Dataset excerpts:
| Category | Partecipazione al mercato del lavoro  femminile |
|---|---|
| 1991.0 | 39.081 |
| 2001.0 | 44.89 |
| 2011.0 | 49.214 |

...

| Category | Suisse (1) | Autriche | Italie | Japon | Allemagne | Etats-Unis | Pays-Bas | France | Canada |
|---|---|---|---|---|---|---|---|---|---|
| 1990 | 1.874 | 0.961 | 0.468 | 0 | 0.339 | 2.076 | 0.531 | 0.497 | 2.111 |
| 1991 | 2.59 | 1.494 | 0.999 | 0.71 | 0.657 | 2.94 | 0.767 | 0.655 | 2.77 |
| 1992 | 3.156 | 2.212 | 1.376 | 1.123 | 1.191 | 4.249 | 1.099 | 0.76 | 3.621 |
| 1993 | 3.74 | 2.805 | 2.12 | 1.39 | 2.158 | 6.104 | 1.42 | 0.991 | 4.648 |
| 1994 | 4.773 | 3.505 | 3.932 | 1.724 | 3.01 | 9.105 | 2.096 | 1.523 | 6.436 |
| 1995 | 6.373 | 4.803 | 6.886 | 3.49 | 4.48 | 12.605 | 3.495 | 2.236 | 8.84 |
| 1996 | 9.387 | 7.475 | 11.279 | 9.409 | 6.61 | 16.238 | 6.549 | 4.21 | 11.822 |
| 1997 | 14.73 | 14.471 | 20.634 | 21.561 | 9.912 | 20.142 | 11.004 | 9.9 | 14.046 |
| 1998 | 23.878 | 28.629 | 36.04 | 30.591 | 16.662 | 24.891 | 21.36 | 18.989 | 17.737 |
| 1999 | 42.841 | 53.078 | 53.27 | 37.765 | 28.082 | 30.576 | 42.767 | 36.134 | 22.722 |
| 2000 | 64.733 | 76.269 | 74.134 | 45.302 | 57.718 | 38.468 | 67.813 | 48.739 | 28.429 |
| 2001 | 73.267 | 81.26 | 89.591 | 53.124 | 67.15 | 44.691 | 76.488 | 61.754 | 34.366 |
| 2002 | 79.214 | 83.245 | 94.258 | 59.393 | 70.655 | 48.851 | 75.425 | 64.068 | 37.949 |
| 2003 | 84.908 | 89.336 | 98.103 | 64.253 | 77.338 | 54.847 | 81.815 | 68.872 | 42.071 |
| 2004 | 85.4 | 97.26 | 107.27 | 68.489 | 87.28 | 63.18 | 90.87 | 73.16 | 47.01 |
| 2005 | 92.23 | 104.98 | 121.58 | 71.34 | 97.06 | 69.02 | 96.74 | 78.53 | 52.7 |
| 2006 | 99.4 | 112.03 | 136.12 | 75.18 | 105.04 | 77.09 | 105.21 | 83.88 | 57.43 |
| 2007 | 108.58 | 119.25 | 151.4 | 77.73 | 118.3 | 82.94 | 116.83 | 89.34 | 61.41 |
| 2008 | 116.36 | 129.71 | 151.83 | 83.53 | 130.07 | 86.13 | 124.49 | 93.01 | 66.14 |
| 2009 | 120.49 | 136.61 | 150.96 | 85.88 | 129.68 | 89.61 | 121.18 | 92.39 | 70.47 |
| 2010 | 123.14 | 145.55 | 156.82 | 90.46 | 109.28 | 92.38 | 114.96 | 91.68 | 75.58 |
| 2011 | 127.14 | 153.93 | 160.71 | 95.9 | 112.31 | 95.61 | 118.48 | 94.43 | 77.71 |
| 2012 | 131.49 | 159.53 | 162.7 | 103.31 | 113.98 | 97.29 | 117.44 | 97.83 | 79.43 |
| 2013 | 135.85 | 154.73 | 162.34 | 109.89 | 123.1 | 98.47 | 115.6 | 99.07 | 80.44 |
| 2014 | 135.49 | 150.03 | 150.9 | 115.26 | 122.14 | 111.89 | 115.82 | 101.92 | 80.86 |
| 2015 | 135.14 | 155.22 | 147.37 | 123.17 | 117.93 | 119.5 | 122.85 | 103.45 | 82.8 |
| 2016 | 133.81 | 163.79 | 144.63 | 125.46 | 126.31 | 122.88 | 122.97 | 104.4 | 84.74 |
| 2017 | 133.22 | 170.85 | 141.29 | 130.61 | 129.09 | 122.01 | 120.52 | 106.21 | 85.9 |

**Requirement**
Copy out all lines from the records where the word "Category" appears.

**Result**
| Category | Partecipazione al mercato del lavoro  femminile |
| Category | Suisse (1) | Autriche | Italie | Japon | Allemagne | Etats-Unis | Pays-Bas | France | Canada |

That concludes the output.